Frequently Asked Questions

Q: What is contract farming?

A: Contract farming can be also known as agricultural production carried out according to an agreement between a buyer and farmers, which establishes conditions for the production and marketing of a farm product or products. Usually, the farmer agrees to provide agreed quantities of a specific agricultural product. These should meet the quality standards of the purchaser and be supplied at the time determined by the purchaser. In turn, the buyer commits to purchase the product and, in some cases, to support production through, for example, the supply of farm inputs, land preparation and the provision of technical advice.

Q: Who benefits from contract farming?

A: Both partners who are respective sides of such a contract can benefit. Farmers have a guaranteed market buyout, reduce their uncertainty regarding prices and often are supplied with loans in kind, through the provision of farming inputs such as seeds and fertilizers. Purchasing firms benefit from having a guaranteed supply of agricultural products that meet their specifications regarding quality, quantity, and timing of delivery.

Q: Do farms and purchasing firms always benefit from engaging in contract farming?

A: As with any other form of contractual business agreements, there are also potential disadvantages and obstacles associated with contract farming. If the terms of the contract are not respected by one of the contracting parties, then the affected party stands to lose. Common contractual problems include farmer sales to a different buyer (side selling or extra-contractual marketing), a company’s refusal to buy products at the agreed prices, or the downgrading of produce quality by the company. One of the most prominent criticisms of contract farming arrangements is the uneven nature of the business relationship between farmers and their buyers. Buying firms, who are invariably more powerful than farmers, may use their bargaining clout to their short-term financial advantage, although in the long run, this would be counterproductive as farmers would cease to supply them. These problems notwithstanding, the balance between advantages and disadvantages for both firms and farmers seems to be on the positive side: contractual arrangements are more and more frequently being used in agriculture worldwide.

Q: Is contracting farming recommended for all types of agriculture products?

A: In principle, there is no restriction to the types of agriculture products that can be the object of a contract.

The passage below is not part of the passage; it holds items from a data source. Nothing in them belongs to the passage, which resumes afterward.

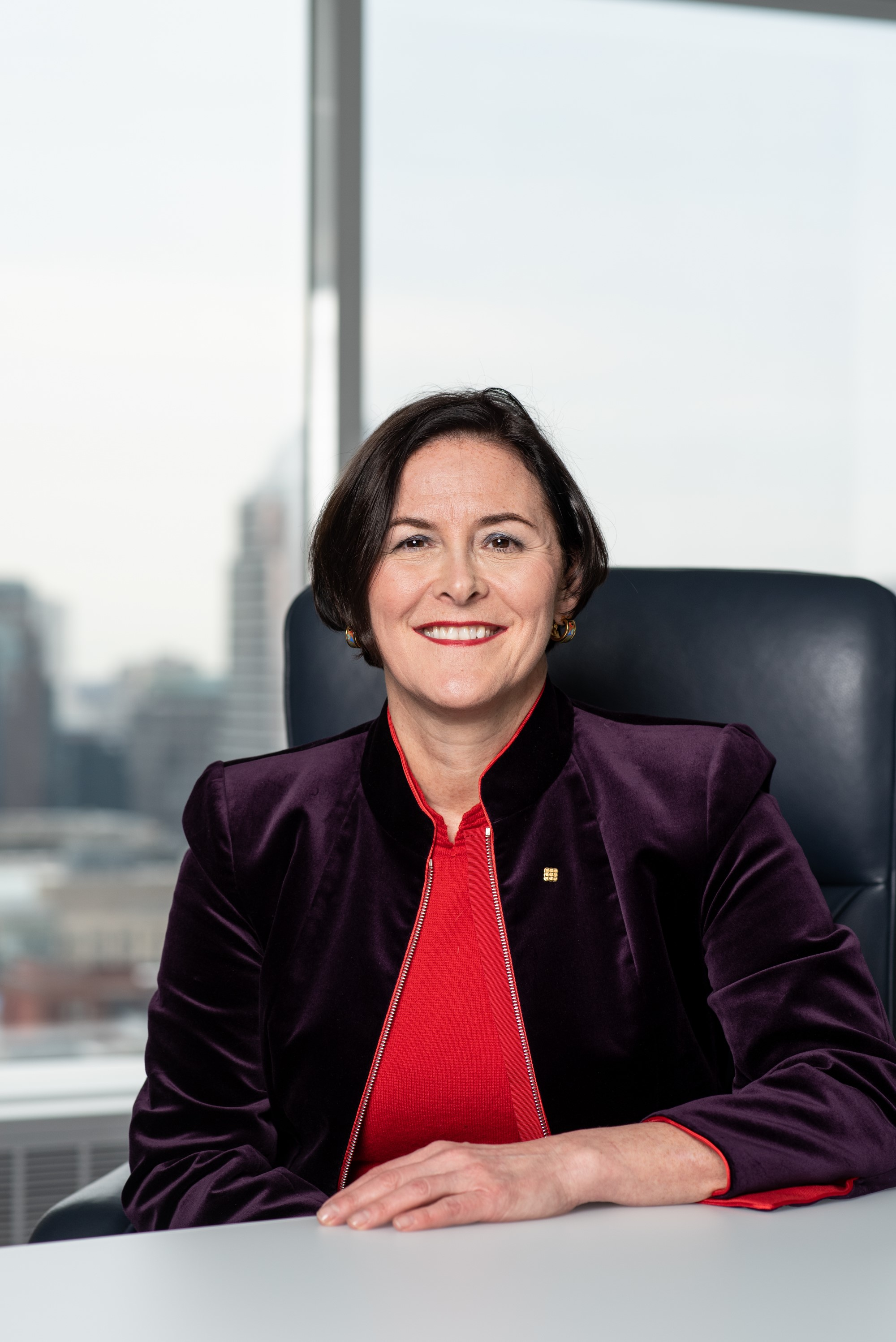 Dre Diane Francoeur, présidente de la FMSQ
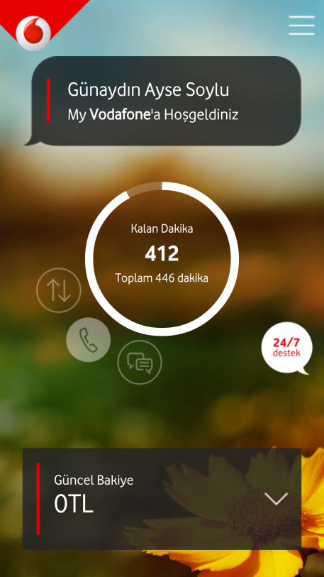 My Vodafone ekran görüntüsü
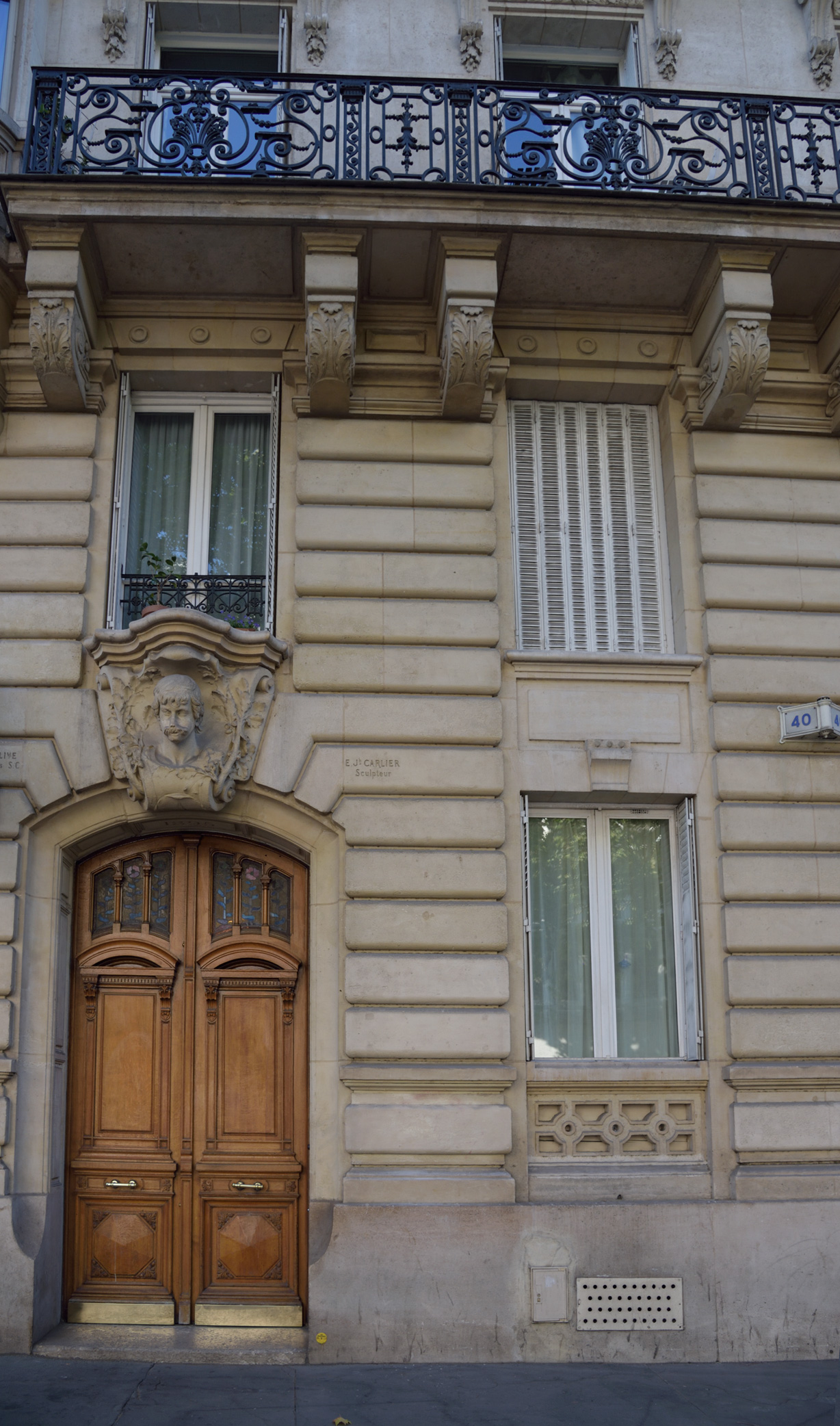 mascaron et consoles - immeuble décoré par Emile Carlier
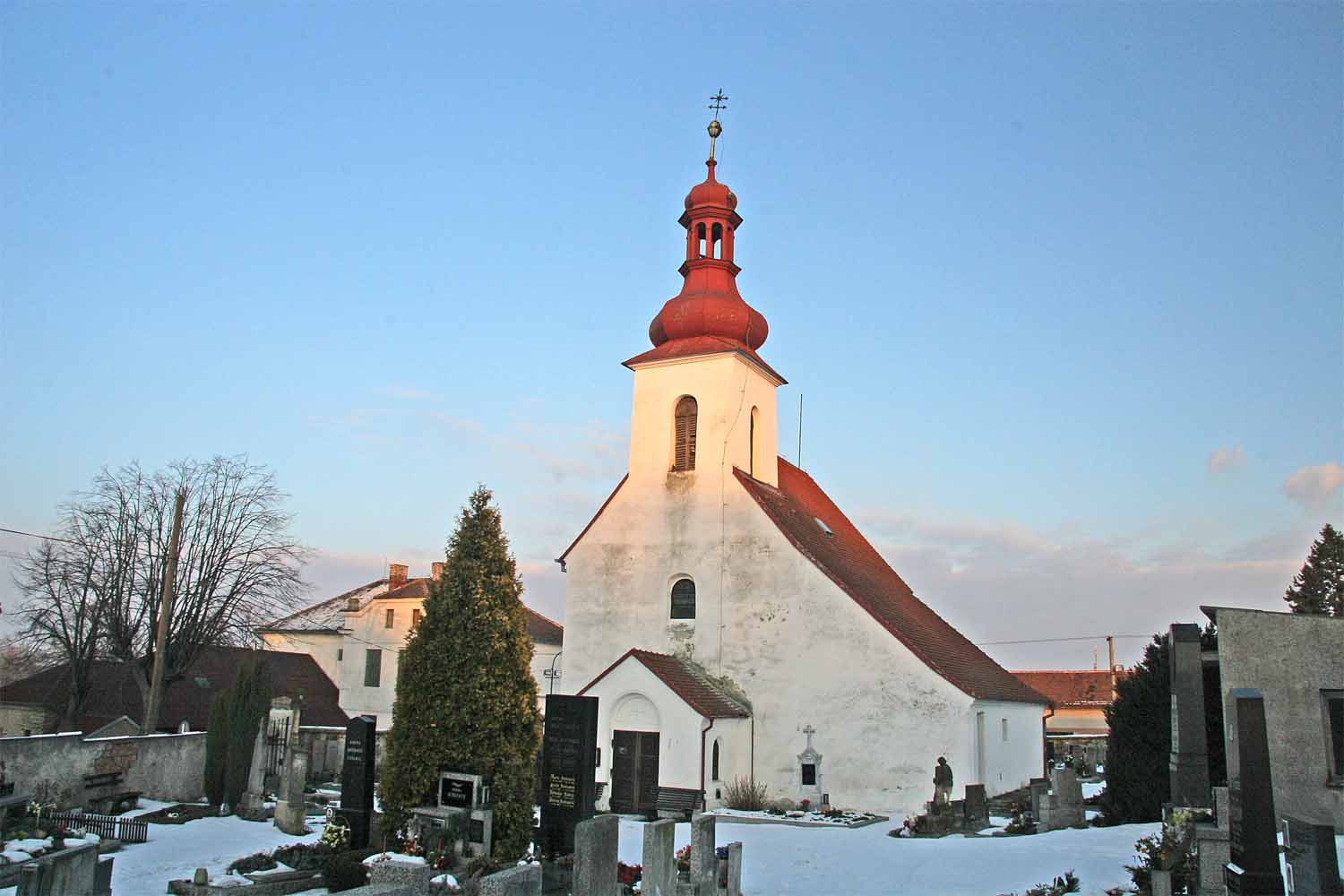 Románský kostel Sv. Petra a Pavla v Kojicích

There are numerous examples of successful contract farming arrangements for most types of crops and livestock. Examples also exist for forestry, aquaculture, and fiber products, as well as for flowers and tobacco, to name a few. While the applicability is fairly general, there is evidence that the most successful schemes are associated with agricultural products that are high-valued or produced for processing and /or exports. Products for which there is high local demand may be more susceptible to side selling and thus may be less suitable for contract farming.